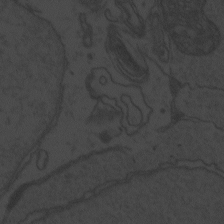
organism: Zebrafish
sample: Macrophage infected with Toxoplasma gondii
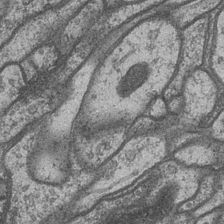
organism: Drosophila
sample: Optic medulla
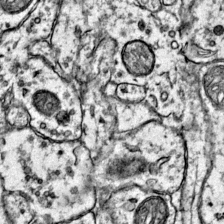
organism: Mouse
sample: Primary visual cortex
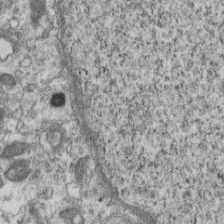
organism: Mouse
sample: Centriole in ependymal cells
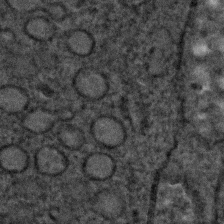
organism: C. elegans
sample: C. elegans embryo
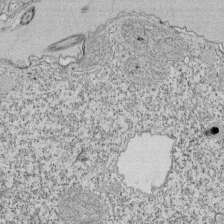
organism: Tetrahymena
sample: Cilia in tetrahymena
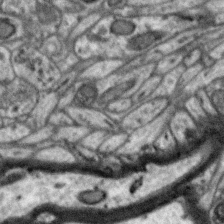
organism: Zebra finch
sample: Brain
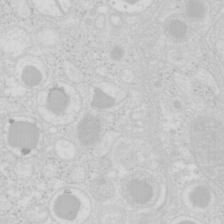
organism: Mouse
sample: Pancreas
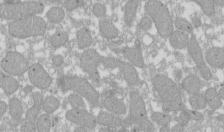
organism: Xenopus
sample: Cilia; centrioles in frog embryo cells
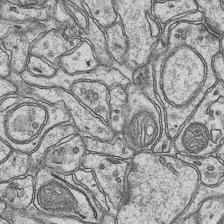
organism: Mouse
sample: CA1 Hippocampus
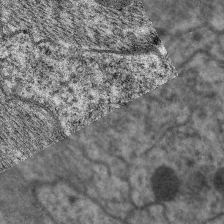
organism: C. elegans
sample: Pharynx
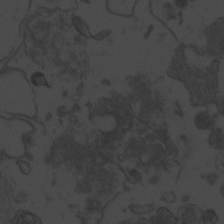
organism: Zebrafish
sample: Macrophage infected with Toxoplasma gondii
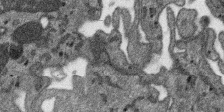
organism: Human
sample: Lung epithelial cells infected with SARS-CoV-2
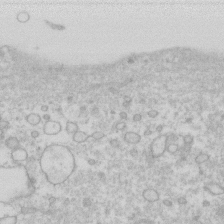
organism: Human
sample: Fibroblast cells
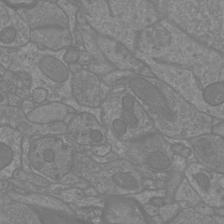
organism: Mouse
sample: Cortical neurons
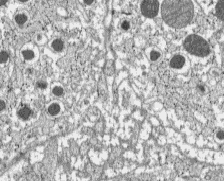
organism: C57BL Mouse
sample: Pancreatic islet
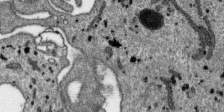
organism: Human
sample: Lung epithelial cells, uninfected (mock) control
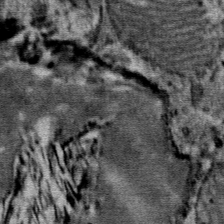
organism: Mouse
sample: Mouse Salivary gland
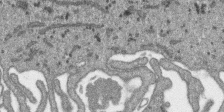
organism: Human
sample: Lung epithelial cells infected with SARS-CoV-2
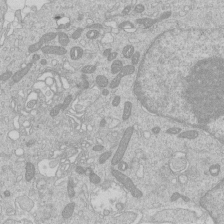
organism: Human
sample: Macrophage cells
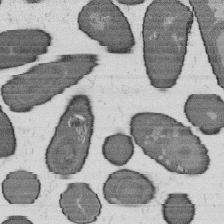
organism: B. subtilis
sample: Bacterial spore
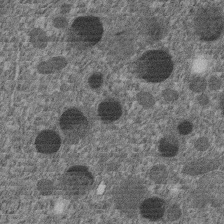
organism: C. elegans
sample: C. elegans embryo early stage
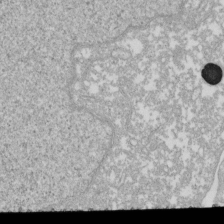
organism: Xenopus
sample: Cilia; centrioles in frog embryo cells
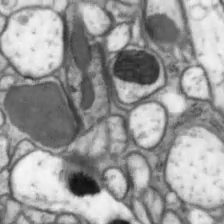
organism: Drosophila
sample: Optic lobe
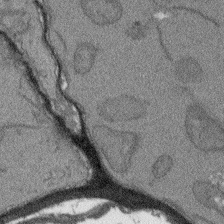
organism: Arabidopsis thaliana
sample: Root tip
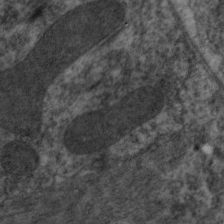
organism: C. elegans
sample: Pharynx
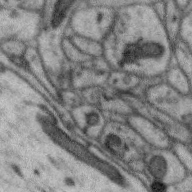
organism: Zebra finch
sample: Brain
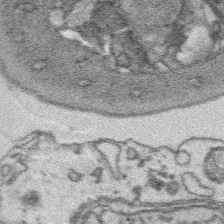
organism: Platynereis dumerilii
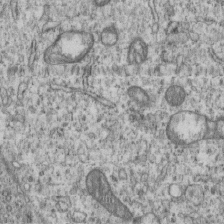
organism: Human
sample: MDA-MB-231 cells
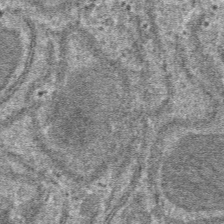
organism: Mouse
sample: Mouse hepatocytes
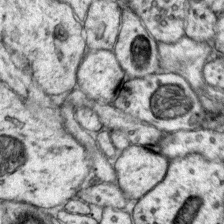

________________________

_Task objective_: Write every line of the data out again exactly, leaving out all images.

_Task output_:
organism: Zebrafish
sample: Macrophage infected with Toxoplasma gondii
organism: Drosophila
sample: Optic medulla
organism: Mouse
sample: Primary visual cortex
organism: Mouse
sample: Centriole in ependymal cells
organism: C. elegans
sample: C. elegans embryo
organism: Tetrahymena
sample: Cilia in tetrahymena
organism: Zebra finch
sample: Brain
organism: Mouse
sample: Pancreas
organism: Xenopus
sample: Cilia; centrioles in frog embryo cells
organism: Mouse
sample: CA1 Hippocampus
organism: C. elegans
sample: Pharynx
organism: Zebrafish
sample: Macrophage infected with Toxoplasma gondii
organism: Human
sample: Lung epithelial cells infected with SARS-CoV-2
organism: Human
sample: Fibroblast cells
organism: Mouse
sample: Cortical neurons
organism: C57BL Mouse
sample: Pancreatic islet
organism: Human
sample: Lung epithelial cells, uninfected (mock) control
organism: Mouse
sample: Mouse Salivary gland
organism: Human
sample: Lung epithelial cells infected with SARS-CoV-2
organism: Human
sample: Macrophage cells
organism: B. subtilis
sample: Bacterial spore
organism: C. elegans
sample: C. elegans embryo early stage
organism: Xenopus
sample: Cilia; centrioles in frog embryo cells
organism: Drosophila
sample: Optic lobe
organism: Arabidopsis thaliana
sample: Root tip
organism: C. elegans
sample: Pharynx
organism: Zebra finch
sample: Brain
organism: Platynereis dumerilii
organism: Human
sample: MDA-MB-231 cells
organism: Mouse
sample: Mouse hepatocytes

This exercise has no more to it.